YOUR ASSIGNMENT
Starting at the line that contains "sample: Cilia; retinal pigment epithelium" and ending at the final line of the entries below, write out each line exactly as it appears, but omit the pictures.

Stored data
------
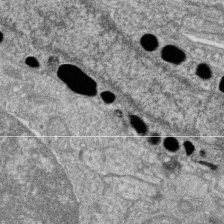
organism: Zebrafish
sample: Cilia; retinal pigment epithelium
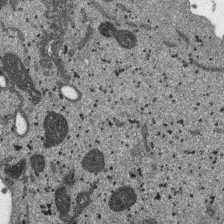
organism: Human
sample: Lung epithelial cells infected with SARS-CoV-2
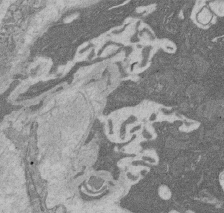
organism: Rat
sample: Salivary granule
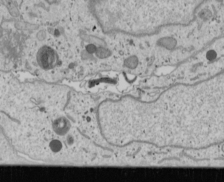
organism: Human
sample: Mitochondria in U2OS cells
------
FINAL ANSWER
sample: Cilia; retinal pigment epithelium
organism: Human
sample: Lung epithelial cells infected with SARS-CoV-2
organism: Rat
sample: Salivary granule
organism: Human
sample: Mitochondria in U2OS cells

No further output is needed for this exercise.